The press release goes on to mention that BC Ferries will allocate $20 million dollars to "...upgrade key assets in the ship repair and maintenance business in British Columbia." Further details are to be worked out, but I would assume this means good news for Deas Pacific Marine. Deas Dock, as it is commonly known, is located in Richmond, BC, and a wholly owned subsidiary of BC Ferries, responsible for fleet maintenance.

Meanwhile, Algoma in Ontario, is receiving $15 million dollars back, presumably for duties paid on the rebuilds of the Algobay and Algoport. As you may remember these ship were towed to China, where the fore-body was cut off and new ones attached.

In the Montreal Gazette, industry talking heads heralded this as the needed boost to their business, well, that it is! They go on to say, after how they have "been held back", ....shackled, from making investment in new equipment ... "The waiver will also help to reduce our environmental footprint and provide more jobs". Who couldn't be for that! Interesting article really.

Unfortunately, as in Algoma's case (and as far as I know), the removal of import duties does not mean automatically new ships for Canada's maritime trade.
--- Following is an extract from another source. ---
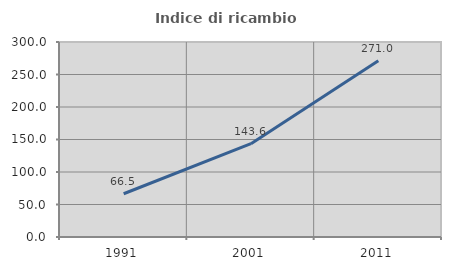
| Category | Indice di ricambio occupazionale  |
|---|---|
| 1991.0 | 66.512 |
| 2001.0 | 143.624 |
| 2011.0 | 271.014 |

It could just mean old ships made newer - somewhere else, as in the case of the Algobay / Algoport. Keeping the old engines and expensive bits, hardly counts on improving their environmental footprint. Perhaps, there is some improvements in cargo capacity and handling efficiencies, but I would hardly say that these are environmental selling features.

Perhaps even just old stuff from the international deep sea fleet, coming into the Canadian Register - like CSL Richelieu - will benefit from the waiver of duties. Sure it's worn out for deep sea trade, but heck, it beats the average age of a Canadian vessel by a few years, that can't be all bad.

Obviously, a little bit different take on the news clippings. I certainly will not hold my breath to see a major fleet renewal program with modern tonnage on the Great Lakes, why would they. Historically, the shipowners don't seem to be held to account for much, why start now.

I could not find official government documents on the announcements, stipulating the various conditions, but the above observations should be of concern. Don't get me wrong, I like to see at least some positive action from the government; its an encouraging sight. Now if we, other stakeholders in the marine industry, could only have a small amount of influence as the shipowners have had over the many decades past. Mmmmmm.

On the ship building side of things, this does not mean the beginning of the end for Canadian shipbuilders, no, no, that was about thirty years ago, but probably the final nail in their coffin. I believe the shipyards in Canada have seen this coming for quite some time. In reading the Globe & Mail's article on this, there was an interesting piece attached, regarding international financial policies, which I found interesting and somewhat relevant.

Incidentally, Finance Minister Jim Flaherty is also the same minister who sent me a letter in response to my inquiries for tax relief, for foreign going Canadian seafarers. He responds "
Based on this reasoning, it is unlikely that there would be created a new tax exemption for Canadian seafarers". Maybe he means until it benefits the Canadian ship owners more, and they ask for it, perhaps then... Something to hope for.